So they called around to every reasonably professional recording studio they could find with an area code indicating less than a two hour drive. They picked the brains of every band they had played with and were still on speaking terms with. Several, especially the DIY or die punk types, insulted them for selling out, but they did manage to get a few bits of worthwhile advice. They visited the few places that made their short list to speak with the owners, engineers, producers, or whatever they called themselves, and were on the whole greatly disappointed. One rather impressive looking place was run by a pale teenager with braces and Coke bottle glasses, who clamed his single biggest influence to be Dr. Dre. Others were sycophants or bed wetters, and not a single one of them had actually accomplished nearly what they had claimed.
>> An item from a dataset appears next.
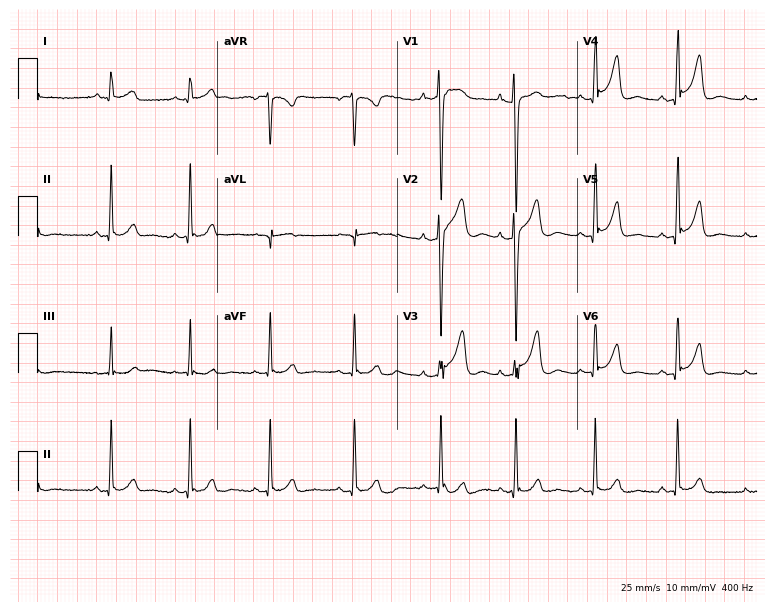
Standard 12-lead ECG recorded from a 36-year-old female patient. None of these six findings is recorded: first-degree AV block, right bundle branch block (RBBB), left bundle branch block (LBBB), sinus bradycardia, atrial fibrillation (AF), sinus tachycardia.

Only one producer stood out to them, and this because of his outrageously good prices, his rooms upon rooms full of rare, vintage equipment, and his Gary Busey like grip on reality. His professional pseudonym was Jose Chung, and he was a recent graduate of one of those programs they advertise in the back of the monthly local music rags you see outside the main entrance of record stores. He was tall and sinewy, looking not unlike a stick of beef jerky, and had not quite reached middle age just hey, but he had a mischievous, almost childlike quality to him. After he claimed, with a completely straight face and not a trace of insincerity to be found, to be a former Mossad agent, despite not even being Jewish, Tony insisted beyond all reason that they go with him, and based on the samples that they had heard, the rest of the band could not easily disagree.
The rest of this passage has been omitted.